Wszystko rusza, łącznie z lakierem.
Tytuł: Odp: Dokładne mycie gaźnika.
Wiadomość wysłana przez: wrb#1974 w Maj 01, 2015, 15:57:59 pm
ocet jest bardzo silnym kwasem. cynkal z którego odlany jest korpus gaźnika jest porowaty. ocet wnika w pory i zjada gaźnik w ciągu roku. najczęściej regeneracja polega na wymycie i podrapaniu gaźnika szczotką. diagnoście powiedz że sam jest felerny.  NorDez, podaj oznaczenia dysz w tym "regenerowanym" gaźniku. zajmowałem się naprawą gaźników przez wiele lat.
Tytuł: Odp: Dokładne mycie gaźnika.
Wiadomość wysłana przez: diodalodz w Maj 01, 2015, 19:47:27 pm
Nie wymieniaj dysz jeśli gaźnik pracował poprawnie. Wszystkie dysze dostępne w sprzedaży były głównie rzemiosłem i nie dość, że krzywe to nie trzymały średnic.
Tytuł: Odp: Dokładne mycie gaźnika.
Wiadomość wysłana przez: NorDez w Maj 01, 2015, 21:13:14 pm
ocet jest bardzo silnym kwasem. cynkal z którego odlany jest korpus gaźnika jest porowaty. ocet wnika w pory i zjada gaźnik w ciągu roku. najczęściej regeneracja polega na wymycie i podrapaniu gaźnika szczotką. diagnoście powiedz że sam jest felerny.  NorDez, podaj oznaczenia dysz w tym "regenerowanym" gaźniku. zajmowałem się naprawą gaźników przez wiele lat.
Na pewno octem tego robić nie będę, zastosuję preperat podany w poście wyżej. Co do dysz to sprawdzałem je zgodnie z tabelką w książce p.Trzeciaka i wszystkie mają prawidłowe oznaczenia, jednak mimo to spróbuję kupić z pewnego źródła dysze nowe i wymienić je w tym gaźniku, który będę montował czyli w moim poprzednim. Czyżby dysze były przyczyną takiego spalania ? Post niżej @diadaloz radzi abym nie wymieniał dysz. Moim skromnym zdaniem to przyczyną takiego dużego przepału w tym regenerowanym, który jest założony obecnie może być np. rozkalibrowany któryś z kanałow, a jest ich trochę w gaźniku.

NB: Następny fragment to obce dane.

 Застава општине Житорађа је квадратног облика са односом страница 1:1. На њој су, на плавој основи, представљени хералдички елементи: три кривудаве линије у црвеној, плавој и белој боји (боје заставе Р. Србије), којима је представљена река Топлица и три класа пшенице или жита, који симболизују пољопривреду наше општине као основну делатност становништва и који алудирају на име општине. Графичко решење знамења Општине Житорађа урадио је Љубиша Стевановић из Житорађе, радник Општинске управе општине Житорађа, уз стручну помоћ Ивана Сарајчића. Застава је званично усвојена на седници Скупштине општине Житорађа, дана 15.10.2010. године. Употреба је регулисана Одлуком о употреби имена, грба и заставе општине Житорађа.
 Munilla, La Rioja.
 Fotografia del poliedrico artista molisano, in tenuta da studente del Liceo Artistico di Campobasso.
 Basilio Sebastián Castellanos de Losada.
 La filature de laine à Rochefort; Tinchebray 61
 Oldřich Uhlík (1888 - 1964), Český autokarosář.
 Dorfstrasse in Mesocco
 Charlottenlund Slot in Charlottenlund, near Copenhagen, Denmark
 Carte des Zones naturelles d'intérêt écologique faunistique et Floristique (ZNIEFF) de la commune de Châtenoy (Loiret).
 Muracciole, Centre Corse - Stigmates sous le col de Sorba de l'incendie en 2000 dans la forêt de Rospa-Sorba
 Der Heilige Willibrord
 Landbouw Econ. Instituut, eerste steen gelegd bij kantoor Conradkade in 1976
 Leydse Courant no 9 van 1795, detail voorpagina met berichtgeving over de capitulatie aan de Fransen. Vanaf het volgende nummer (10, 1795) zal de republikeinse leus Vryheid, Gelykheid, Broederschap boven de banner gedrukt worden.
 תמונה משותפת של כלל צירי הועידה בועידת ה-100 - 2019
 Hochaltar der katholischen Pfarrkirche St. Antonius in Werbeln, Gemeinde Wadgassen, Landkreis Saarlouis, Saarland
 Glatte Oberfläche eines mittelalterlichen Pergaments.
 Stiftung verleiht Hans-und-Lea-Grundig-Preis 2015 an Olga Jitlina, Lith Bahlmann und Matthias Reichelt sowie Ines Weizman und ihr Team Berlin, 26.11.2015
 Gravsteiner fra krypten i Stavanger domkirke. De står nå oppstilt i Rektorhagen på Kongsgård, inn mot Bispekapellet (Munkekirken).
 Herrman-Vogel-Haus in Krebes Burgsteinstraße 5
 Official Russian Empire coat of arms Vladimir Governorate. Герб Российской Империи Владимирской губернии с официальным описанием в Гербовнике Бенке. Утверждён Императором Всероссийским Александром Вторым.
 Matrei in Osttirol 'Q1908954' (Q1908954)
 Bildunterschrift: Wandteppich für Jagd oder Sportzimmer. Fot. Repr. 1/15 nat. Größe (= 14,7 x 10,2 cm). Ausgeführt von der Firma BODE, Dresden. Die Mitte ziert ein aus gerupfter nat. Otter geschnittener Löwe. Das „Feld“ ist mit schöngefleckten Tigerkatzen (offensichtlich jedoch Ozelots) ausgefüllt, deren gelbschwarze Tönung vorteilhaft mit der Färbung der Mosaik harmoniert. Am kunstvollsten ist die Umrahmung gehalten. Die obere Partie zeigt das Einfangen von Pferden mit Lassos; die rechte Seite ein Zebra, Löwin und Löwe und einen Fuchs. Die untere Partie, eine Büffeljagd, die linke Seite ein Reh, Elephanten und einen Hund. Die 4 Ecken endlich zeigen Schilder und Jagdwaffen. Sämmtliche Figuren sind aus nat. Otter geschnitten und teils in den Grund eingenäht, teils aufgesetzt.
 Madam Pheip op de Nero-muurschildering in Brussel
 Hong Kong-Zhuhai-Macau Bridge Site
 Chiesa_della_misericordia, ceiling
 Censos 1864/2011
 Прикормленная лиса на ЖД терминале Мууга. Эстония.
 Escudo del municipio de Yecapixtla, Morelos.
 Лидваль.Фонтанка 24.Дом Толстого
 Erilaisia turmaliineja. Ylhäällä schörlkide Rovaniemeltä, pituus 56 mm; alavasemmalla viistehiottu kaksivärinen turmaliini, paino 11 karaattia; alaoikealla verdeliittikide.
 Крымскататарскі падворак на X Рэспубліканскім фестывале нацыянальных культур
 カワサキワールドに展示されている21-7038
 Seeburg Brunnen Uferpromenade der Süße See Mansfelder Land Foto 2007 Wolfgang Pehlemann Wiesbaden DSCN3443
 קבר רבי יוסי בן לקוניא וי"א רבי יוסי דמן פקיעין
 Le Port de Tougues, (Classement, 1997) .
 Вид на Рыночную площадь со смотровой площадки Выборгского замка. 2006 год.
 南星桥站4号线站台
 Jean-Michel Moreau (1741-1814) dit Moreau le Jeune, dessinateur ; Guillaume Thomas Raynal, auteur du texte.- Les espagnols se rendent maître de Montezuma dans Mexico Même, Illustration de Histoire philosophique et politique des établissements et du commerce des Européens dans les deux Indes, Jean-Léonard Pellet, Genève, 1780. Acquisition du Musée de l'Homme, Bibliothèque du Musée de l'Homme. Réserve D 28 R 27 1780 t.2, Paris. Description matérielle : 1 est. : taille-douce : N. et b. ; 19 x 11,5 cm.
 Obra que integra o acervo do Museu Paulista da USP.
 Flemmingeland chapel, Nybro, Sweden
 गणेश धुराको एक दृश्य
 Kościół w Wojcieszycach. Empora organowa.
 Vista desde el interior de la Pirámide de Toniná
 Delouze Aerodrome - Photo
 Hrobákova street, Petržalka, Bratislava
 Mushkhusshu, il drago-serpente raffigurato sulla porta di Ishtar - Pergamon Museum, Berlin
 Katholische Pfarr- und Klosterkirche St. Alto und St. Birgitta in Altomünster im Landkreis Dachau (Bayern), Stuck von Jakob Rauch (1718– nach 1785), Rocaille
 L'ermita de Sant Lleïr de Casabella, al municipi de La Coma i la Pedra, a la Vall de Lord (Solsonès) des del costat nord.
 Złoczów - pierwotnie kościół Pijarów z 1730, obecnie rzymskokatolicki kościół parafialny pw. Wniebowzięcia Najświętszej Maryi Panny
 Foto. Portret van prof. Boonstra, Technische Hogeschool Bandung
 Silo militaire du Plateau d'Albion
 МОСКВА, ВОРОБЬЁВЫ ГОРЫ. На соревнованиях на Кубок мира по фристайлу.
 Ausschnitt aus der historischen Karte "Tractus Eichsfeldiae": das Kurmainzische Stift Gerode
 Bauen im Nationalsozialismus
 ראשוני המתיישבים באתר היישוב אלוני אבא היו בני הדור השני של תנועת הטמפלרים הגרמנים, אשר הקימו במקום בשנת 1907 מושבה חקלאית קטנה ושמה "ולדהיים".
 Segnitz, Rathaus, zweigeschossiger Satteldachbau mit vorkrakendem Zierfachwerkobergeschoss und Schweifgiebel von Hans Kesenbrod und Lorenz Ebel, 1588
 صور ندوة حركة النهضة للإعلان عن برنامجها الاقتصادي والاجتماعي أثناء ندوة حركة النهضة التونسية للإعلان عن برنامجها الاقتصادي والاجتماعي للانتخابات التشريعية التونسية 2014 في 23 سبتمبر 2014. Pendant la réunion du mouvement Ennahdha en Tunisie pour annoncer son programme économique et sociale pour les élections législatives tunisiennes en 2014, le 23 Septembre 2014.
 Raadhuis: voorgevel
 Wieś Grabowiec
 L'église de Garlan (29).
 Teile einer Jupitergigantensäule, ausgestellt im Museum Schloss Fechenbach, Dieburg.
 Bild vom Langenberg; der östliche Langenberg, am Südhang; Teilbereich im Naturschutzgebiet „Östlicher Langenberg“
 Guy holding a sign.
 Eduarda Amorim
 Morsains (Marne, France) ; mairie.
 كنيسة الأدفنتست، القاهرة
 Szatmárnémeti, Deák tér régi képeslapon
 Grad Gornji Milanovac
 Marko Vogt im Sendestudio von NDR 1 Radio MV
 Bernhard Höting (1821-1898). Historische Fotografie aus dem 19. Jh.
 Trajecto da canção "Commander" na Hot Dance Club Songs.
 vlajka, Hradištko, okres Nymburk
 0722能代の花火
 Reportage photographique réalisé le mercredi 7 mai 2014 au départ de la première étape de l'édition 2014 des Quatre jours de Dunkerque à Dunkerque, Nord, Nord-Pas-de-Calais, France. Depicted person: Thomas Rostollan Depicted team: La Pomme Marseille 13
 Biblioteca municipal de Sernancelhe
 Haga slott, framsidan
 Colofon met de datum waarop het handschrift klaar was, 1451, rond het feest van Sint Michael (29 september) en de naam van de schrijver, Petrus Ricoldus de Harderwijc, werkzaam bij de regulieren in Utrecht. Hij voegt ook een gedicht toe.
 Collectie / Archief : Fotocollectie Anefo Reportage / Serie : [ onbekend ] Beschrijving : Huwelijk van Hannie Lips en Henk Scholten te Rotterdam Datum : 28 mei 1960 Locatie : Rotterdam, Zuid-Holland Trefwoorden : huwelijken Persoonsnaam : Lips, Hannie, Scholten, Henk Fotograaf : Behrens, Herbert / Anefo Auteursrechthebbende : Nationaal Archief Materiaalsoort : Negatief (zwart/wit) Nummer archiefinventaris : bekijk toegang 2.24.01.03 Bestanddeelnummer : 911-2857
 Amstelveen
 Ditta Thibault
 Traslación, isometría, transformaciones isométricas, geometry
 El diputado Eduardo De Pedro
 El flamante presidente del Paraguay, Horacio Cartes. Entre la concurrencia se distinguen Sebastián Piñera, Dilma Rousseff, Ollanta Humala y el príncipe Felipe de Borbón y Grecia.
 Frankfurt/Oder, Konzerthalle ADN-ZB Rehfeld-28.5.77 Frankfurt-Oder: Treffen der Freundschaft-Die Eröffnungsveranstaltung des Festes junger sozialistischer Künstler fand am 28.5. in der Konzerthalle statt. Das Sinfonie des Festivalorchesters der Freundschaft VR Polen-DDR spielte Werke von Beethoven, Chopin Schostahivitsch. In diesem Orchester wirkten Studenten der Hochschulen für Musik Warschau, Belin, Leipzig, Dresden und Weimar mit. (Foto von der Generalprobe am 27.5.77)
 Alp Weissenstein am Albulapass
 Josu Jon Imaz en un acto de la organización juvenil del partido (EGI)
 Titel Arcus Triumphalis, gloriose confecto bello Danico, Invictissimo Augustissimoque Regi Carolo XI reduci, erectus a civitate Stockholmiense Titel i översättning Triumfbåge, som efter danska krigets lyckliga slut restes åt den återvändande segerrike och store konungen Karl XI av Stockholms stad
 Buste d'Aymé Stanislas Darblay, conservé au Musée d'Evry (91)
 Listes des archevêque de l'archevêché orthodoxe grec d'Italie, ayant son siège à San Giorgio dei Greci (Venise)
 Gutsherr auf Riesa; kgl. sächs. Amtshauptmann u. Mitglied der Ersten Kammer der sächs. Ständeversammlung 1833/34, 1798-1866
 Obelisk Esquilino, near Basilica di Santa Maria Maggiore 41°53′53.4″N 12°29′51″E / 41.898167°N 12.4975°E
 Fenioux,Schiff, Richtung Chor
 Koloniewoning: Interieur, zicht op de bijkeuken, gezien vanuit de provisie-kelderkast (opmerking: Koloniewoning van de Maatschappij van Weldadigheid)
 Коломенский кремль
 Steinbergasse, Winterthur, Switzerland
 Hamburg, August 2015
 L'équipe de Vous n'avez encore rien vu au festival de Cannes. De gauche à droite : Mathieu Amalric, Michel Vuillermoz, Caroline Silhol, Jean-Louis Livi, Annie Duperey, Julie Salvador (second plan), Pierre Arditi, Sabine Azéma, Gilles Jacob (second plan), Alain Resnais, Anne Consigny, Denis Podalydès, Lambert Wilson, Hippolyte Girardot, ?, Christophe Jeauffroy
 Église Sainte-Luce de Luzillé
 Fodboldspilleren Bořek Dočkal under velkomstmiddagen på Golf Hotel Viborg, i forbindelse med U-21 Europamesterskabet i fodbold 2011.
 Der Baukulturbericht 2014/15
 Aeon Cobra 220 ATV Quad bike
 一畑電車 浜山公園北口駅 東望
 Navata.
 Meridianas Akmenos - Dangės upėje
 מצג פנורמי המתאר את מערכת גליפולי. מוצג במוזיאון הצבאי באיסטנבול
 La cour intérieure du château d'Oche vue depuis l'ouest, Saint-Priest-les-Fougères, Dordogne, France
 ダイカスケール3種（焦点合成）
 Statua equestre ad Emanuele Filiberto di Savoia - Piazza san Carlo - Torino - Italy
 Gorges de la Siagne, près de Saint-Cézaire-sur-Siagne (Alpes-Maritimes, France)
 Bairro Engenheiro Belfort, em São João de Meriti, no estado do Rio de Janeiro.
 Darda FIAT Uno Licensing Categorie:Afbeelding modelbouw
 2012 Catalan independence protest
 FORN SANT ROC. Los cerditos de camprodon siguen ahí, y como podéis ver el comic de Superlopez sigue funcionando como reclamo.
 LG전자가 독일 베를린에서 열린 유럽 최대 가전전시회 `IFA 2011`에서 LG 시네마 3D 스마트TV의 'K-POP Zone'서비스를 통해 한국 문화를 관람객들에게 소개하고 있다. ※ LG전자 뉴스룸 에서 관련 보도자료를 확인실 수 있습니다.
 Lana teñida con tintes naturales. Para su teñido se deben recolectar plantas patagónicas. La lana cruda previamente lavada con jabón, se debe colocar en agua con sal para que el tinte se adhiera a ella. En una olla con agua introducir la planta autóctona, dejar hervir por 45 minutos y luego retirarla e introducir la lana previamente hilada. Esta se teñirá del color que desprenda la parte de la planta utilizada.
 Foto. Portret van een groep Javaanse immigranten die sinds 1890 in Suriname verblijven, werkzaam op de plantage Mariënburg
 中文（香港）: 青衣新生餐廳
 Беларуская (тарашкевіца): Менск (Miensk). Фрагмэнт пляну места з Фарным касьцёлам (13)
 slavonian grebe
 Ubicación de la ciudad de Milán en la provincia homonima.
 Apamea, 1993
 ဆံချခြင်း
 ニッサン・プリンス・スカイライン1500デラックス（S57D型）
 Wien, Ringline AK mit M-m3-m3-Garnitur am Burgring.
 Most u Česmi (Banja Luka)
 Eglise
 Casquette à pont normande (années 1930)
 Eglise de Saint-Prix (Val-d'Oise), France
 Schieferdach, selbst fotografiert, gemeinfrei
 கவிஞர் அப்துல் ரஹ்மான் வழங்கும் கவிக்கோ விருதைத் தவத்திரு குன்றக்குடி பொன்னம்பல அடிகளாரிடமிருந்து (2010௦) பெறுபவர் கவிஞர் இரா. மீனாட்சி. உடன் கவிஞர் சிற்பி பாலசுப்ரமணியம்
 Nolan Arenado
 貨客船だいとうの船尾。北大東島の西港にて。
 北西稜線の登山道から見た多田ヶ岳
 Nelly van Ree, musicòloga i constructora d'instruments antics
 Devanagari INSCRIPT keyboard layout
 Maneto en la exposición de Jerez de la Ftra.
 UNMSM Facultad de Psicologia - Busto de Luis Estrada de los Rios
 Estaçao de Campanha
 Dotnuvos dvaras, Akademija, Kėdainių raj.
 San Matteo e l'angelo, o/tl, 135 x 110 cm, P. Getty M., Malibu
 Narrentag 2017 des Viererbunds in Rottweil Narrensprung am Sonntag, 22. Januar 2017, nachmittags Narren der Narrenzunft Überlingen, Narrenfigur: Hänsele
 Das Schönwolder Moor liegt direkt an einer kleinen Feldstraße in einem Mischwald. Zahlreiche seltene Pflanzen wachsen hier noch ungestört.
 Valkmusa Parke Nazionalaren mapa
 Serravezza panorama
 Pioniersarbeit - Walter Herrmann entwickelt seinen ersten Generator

Tytuł: Odp: Dokładne mycie gaźnika.
Wiadomość wysłana przez: wrb#1974 w Maj 01, 2015, 23:48:50 pm
pomyśl chwilę, co mają do zużycia paliwa kanały. na końcu każdego z nich osadzona jest dysza i to ona ustala przepływ. w polonezowym gaźniku kanały biegu jałowego mają średnicę 3 mm. kanały prowadzące do dysz głównych mają średnice 5 mm a dysza I przelotu ma oznaczenie 1,17 czyli 1,17 mm. dysza drugiego przelotu 145 lub 150. dysze ustalają przepływ w kanale a nie kanały w dyszach.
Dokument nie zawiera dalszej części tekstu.